The following sources support CDC capability:
-
MariaDB - Uses binary logs.
-
MySQL - Uses binary logs.
-
Oracle - Uses Oracle Flashback.
-
PostgreSQL - Uses logical replication.
-
SQL Server - Uses either change tracking or change data capture.
This document explains the following concepts and tasks:
-
defining a CDC pipeline
-
determining when to use CDC
-
enabling CDC for a source database
-
creating a CDC job in Sync
-
adding tasks to your CDC job
-
adding a post-job transformation
What Is a CDC Pipeline?
Change data capture (CDC) creates a pipeline that enables you to stream data changes from a source to supported destinations so you can run transformations on that data. Supported destinations can include any of the following structures:
-
another relational database
-
a cloud storage system or a data lake
-
a data warehouse (for example, Snowflake, Amazon Redshift, and Google BigQuery)
-
a file storage system
-
a message queue (for example, Kafka or Kinesis)
Determining When to Use CDC
The CDC approach integrates data through a process of identification, capture, and delivery of changes that are made to a source database.

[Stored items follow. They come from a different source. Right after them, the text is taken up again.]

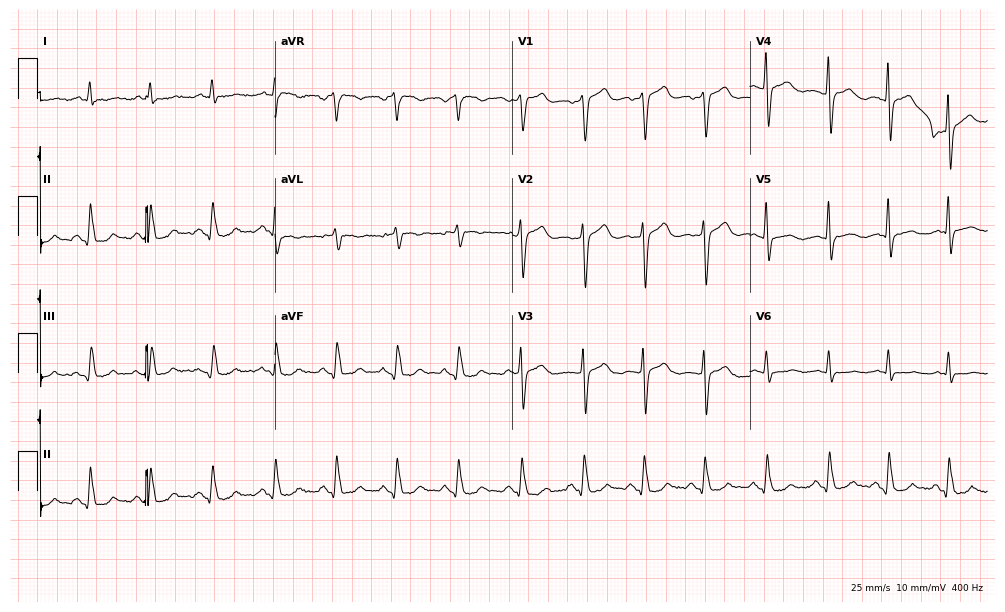
Standard 12-lead ECG recorded from an 83-year-old male (9.7-second recording at 400 Hz). None of these six findings is recorded: first-degree AV block, right bundle branch block, left bundle branch block, sinus bradycardia, atrial fibrillation, sinus tachycardia.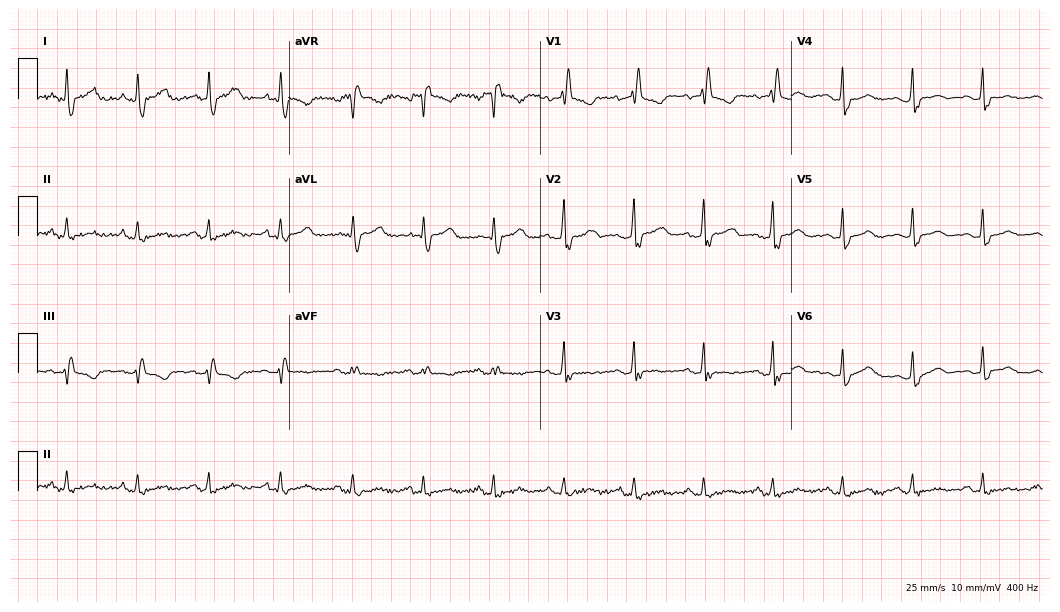
Standard 12-lead ECG recorded from a female patient, 54 years old. The tracing shows right bundle branch block.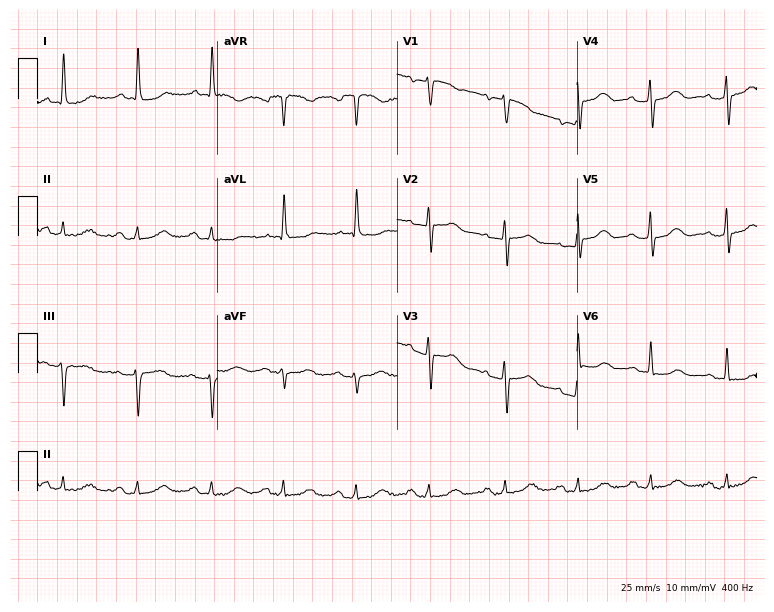
ECG — a 68-year-old female. Screened for six findings — first-degree AV block, right bundle branch block (RBBB), left bundle branch block (LBBB), sinus bradycardia, atrial fibrillation (AF), sinus tachycardia — none is recorded.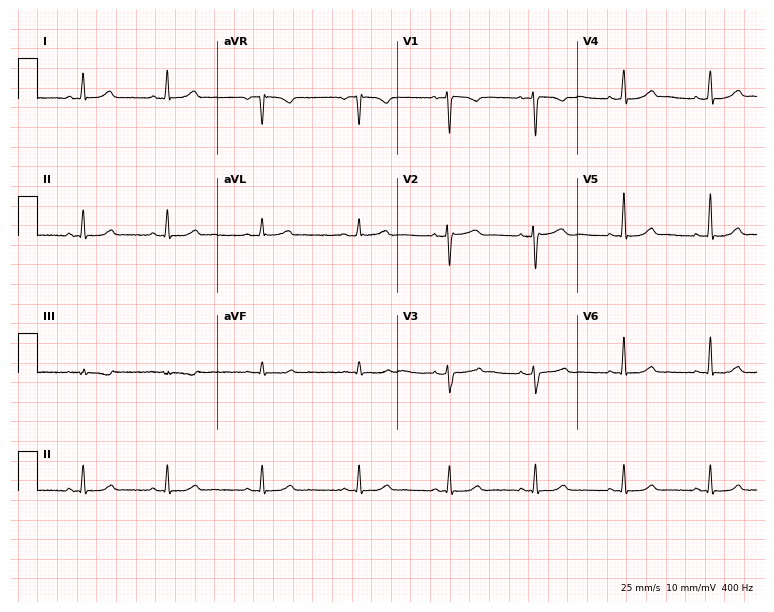
12-lead ECG from a 32-year-old female. Screened for six findings — first-degree AV block, right bundle branch block, left bundle branch block, sinus bradycardia, atrial fibrillation, sinus tachycardia — none is recorded. Only these six findings were labelled.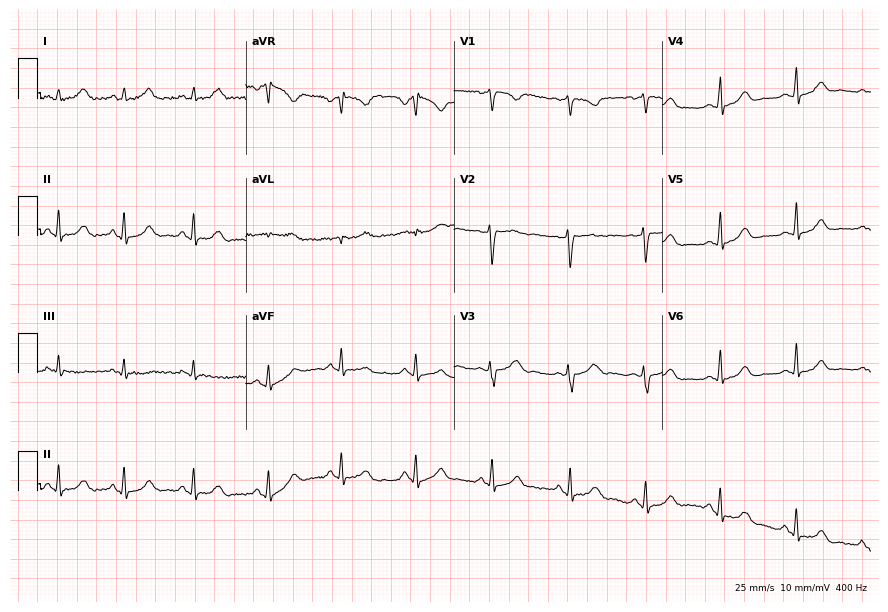
Resting 12-lead electrocardiogram (8.5-second recording at 400 Hz). Patient: a 31-year-old woman. Read as a normal ECG.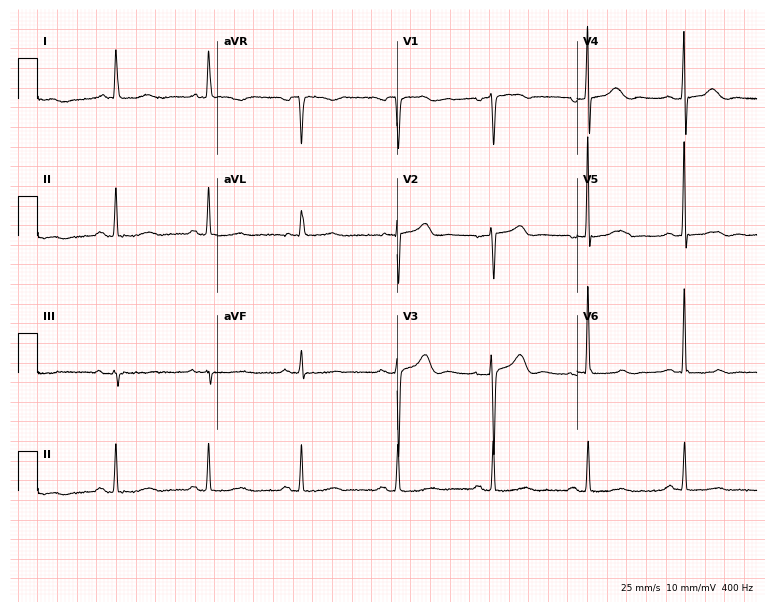
12-lead ECG (7.3-second recording at 400 Hz) from a female patient, 80 years old. Screened for six findings — first-degree AV block, right bundle branch block, left bundle branch block, sinus bradycardia, atrial fibrillation, sinus tachycardia — none is recorded. Other findings, if any, are not listed.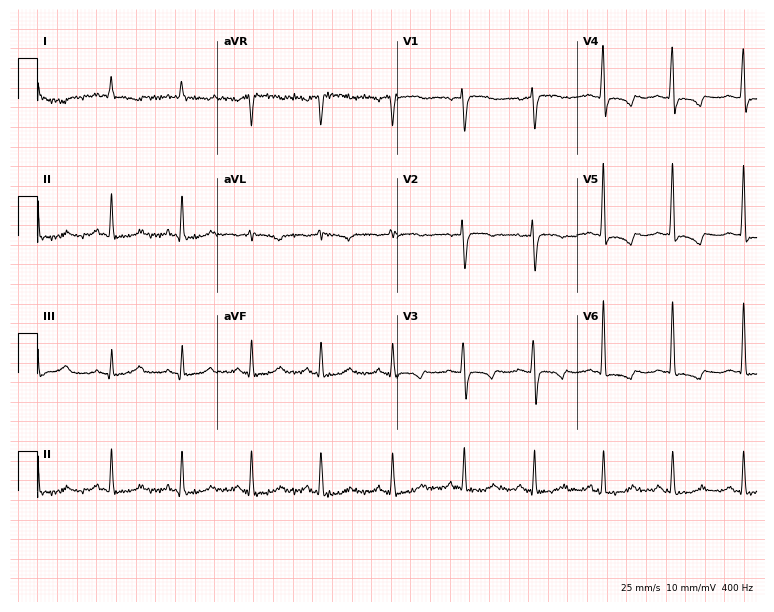
12-lead ECG from a woman, 56 years old. Screened for six findings — first-degree AV block, right bundle branch block (RBBB), left bundle branch block (LBBB), sinus bradycardia, atrial fibrillation (AF), sinus tachycardia — none is recorded.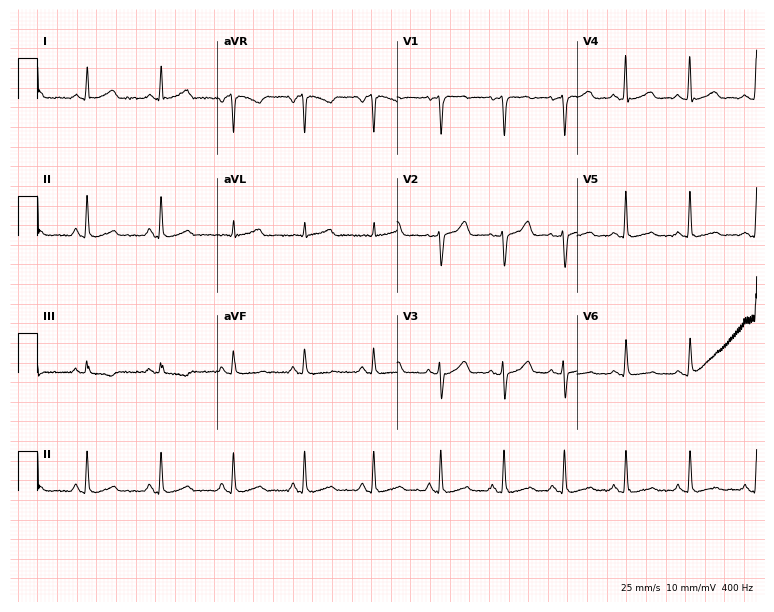
12-lead ECG from a 48-year-old woman. Screened for six findings — first-degree AV block, right bundle branch block (RBBB), left bundle branch block (LBBB), sinus bradycardia, atrial fibrillation (AF), sinus tachycardia — none is recorded.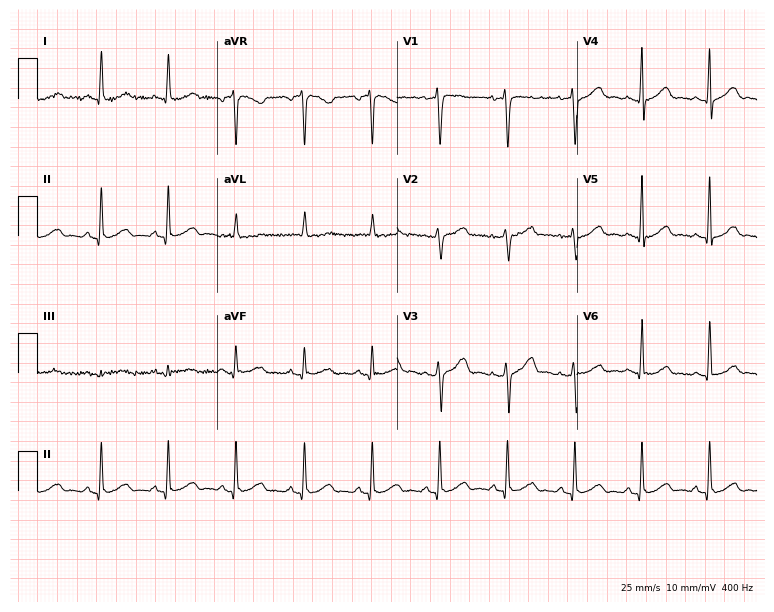
Electrocardiogram (7.3-second recording at 400 Hz), a 45-year-old female. Overall reading on record: normal ECG.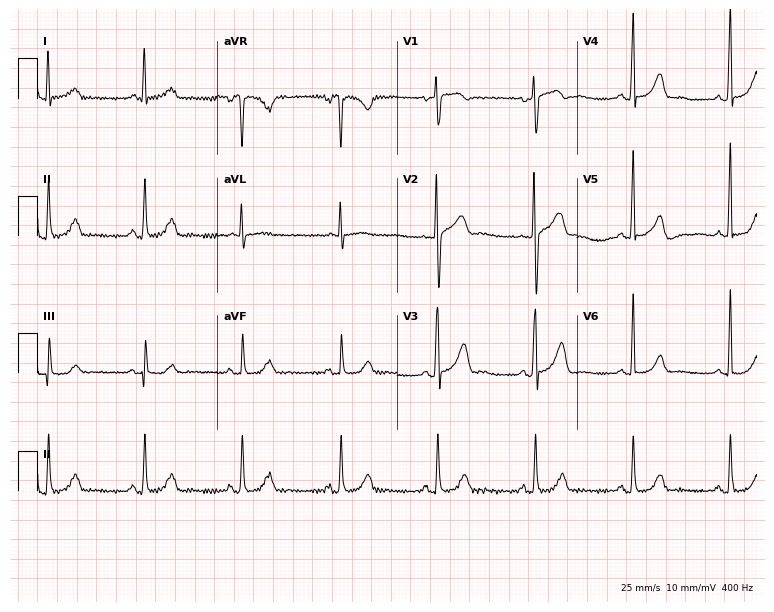
ECG (7.3-second recording at 400 Hz) — a 57-year-old female. Labelled as a normal ECG.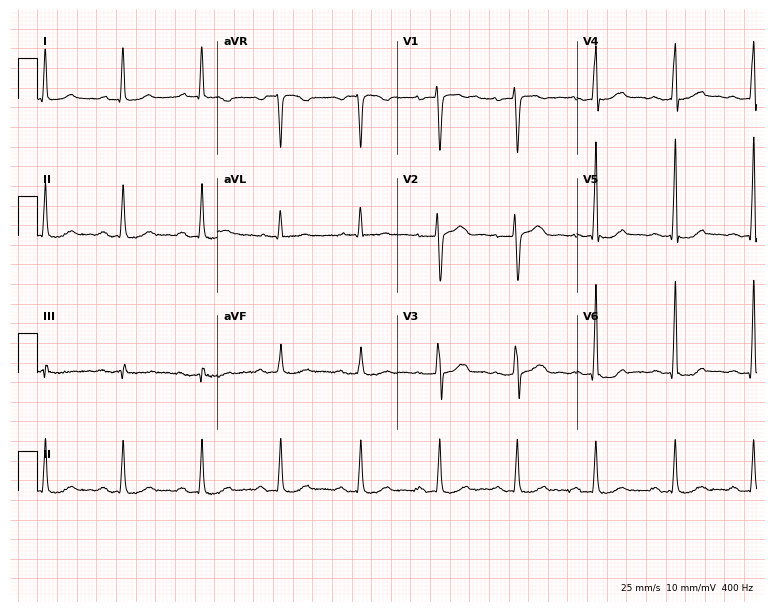
12-lead ECG (7.3-second recording at 400 Hz) from a 40-year-old female patient. Findings include first-degree AV block.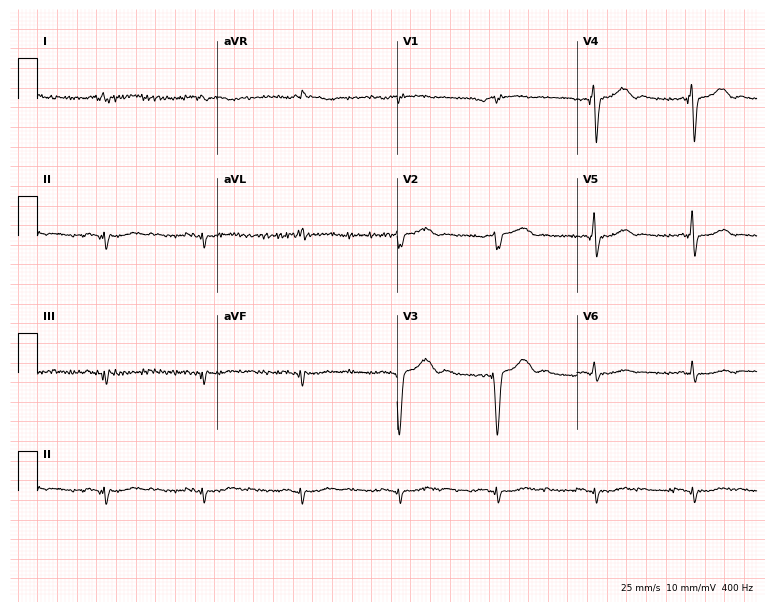
Resting 12-lead electrocardiogram (7.3-second recording at 400 Hz). Patient: a 51-year-old male. None of these six findings is recorded: first-degree AV block, right bundle branch block, left bundle branch block, sinus bradycardia, atrial fibrillation, sinus tachycardia. Findings outside these six are not listed.

Those data changes are stored in a transaction log.
This approach makes sense in the following situations:
-
You are using one of the sources that supports CDC. As mentioned earlier, Sync supports native, log-based change data capture for MySQL, Oracle, PostgreSQL, and SQL Server.
-
You need near, real-time data. The CDC process provides near real-time data transfer in ETL and ELT processing.
-
You want to limit or preserve resource use. CDC data integration has low impact on your system because it does not make changes at the application level, nor does it scan transactional tables.
Enabling CDC for the Source Database
The way in which you enable CDC is different for each of the four database sources. For information about how to enable CDC for your source, click the appropriate link below.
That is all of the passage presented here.